So far, attention and memory have played no direct role in the segregation, but adding them is relatively straightforward. From a computational point of view, attention can be interpreted as a focus directed to one or a few features or feature subspaces of the cortical model which enhances their amplitudes relative to other unattended features. For instance, in segregating speech mixtures, one might choose to attend specifically to the high female pitch in a group of male speakers (Fig. 4D), or to attend to the location cues or the lip movements (Fig. 5C) and rely on them to segregate the speakers. In these cases, only the appropriate subset of columns of the C-matrices are needed to compute the nPCA decomposition (Fig. 1B). This is in fact also the interpretation of the simulations discussed in Fig. 3 for harmonic complexes. In all these cases, the segregation exploited only the C-matrix columns marking coincidences of the attended anchor channels (pitch, lip, loudness) with the remaining channels.
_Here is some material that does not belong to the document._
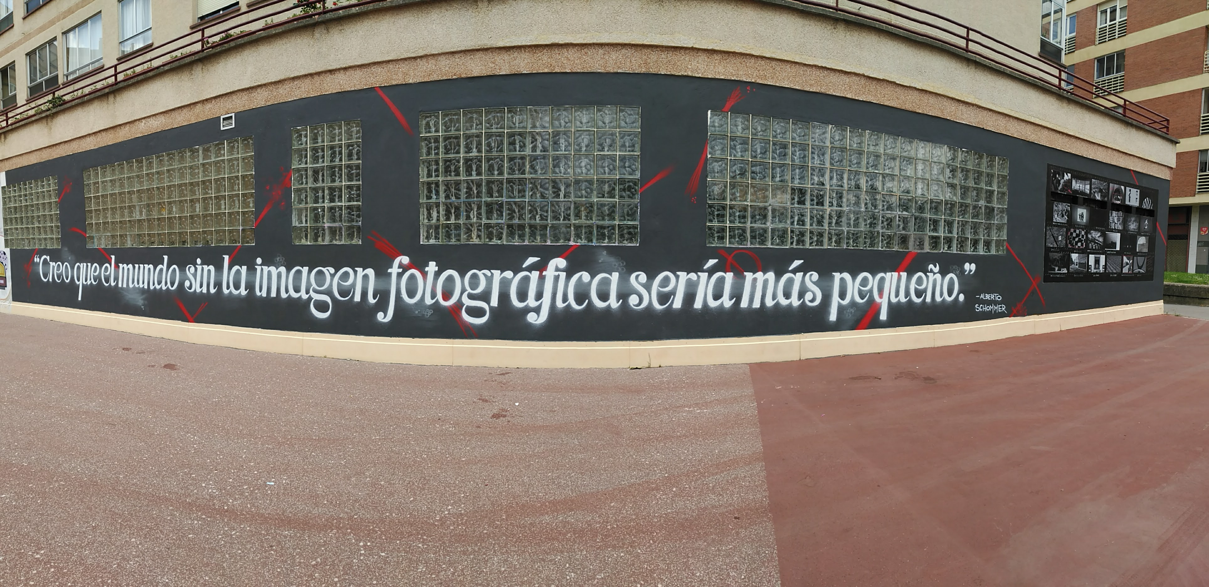 Iniciativa parte de la Sociedad Fotográfica Alavesa (SFA) trabajando de manera conjunta con el Itinerario Muralístico de Vitoria-Gasteiz.

Memory can also be strongly implicated in stream segregation in that it constitutes priors about the sources which can be effectively utilized to process the C-matrices and perform the segregation. For example, in extracting the melody of the violins in a large orchestra, it is necessary to know first what the timbre of a violin is before one can turn the attentional focus to its unique spectral shape features and pitch range. One conceptually simple way (among many) of exploiting such information is to use as ‘template’ the average auto-encoder weights (masks) computed from iterating on clean patterns of a particular voice or instrument, and use the resulting weights to perform an initial segregation of the desired source by applying the mixture to the stored mask directly.

Discussion

A biologically plausible model of auditory cortical processing can be used to implement the perceptual organization of auditory scenes into distinct auditory objects (streams). Two key ingredients are essential: (1) a multidimensional cortical representation of sound that explicitly encodes various acoustic features along which streaming can be induced; (2) clustering of the temporally coherent features into different streams. Temporal coherence is quantified by the coincidence between all pairs of cortical channels, slowly integrated at cortical time-scales as described in Fig. 1. An auto-encoder network mimicking Hebbian synaptic rules implements the clustering through nonlinear PCA to segregate the sound mixture into a foreground and a background.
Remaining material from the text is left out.